The CPTM Series 8000 is class of electric multiple units owned by Construcciones y Auxiliar de Ferrocarriles (CAF) and rented to CPTM in a public-private partnership.

==History==
===Project and manufacturing===
During the modernization process of Line 8-Diamond, CPTM identified the necessity of operation of 36 trains. Due to the company's financial unavailability, a public-private partnership was considered with a train producer. CPTM would hand over 24 Series 5000 trains and workshops in Presidente Altino Yard and the private company would have to build 12 new trains, besides being responsible for the fleet maintenance, paid by CPTM.

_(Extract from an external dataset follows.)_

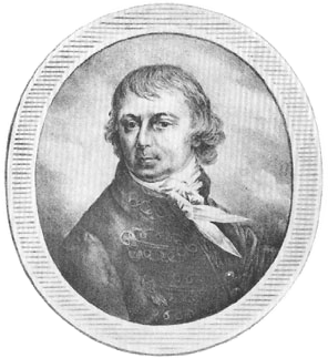 Беларуская (тарашкевіца): Францішак Карпінскі

The PPP process was launched on 27 May 2009, with an estimated initial investment of the private partner of R$900 million (US$450.1 million) and R$200 million (US$100 million) from the state government for 20 years. The bidding was won by Paulist CTrens consortium, composed by Construcciones y Auxiliar de Ferrocarriles and Inversiones en Concesiones Ferroviarias. However, after the contract signing, the consortium chose to build 36 new trains, financed by the Brazilian Development Bank.

===Operation===
The first Series 8000 trains were presented during the reopening of Barueri station, on Line 8-Diamond. The first commercial trip occurred on 6 February 2012.

On 7 July 2019, due to an operational need, the Series 8000 trains began operating on Line 9-Emerald, with the composition 8013–8016.

Due to the concession of lines 8 and 9 on 30 August 2021, 4 Series 8000 trains began operating on Line 11-Coral, with prediction that all of units will operate on this line.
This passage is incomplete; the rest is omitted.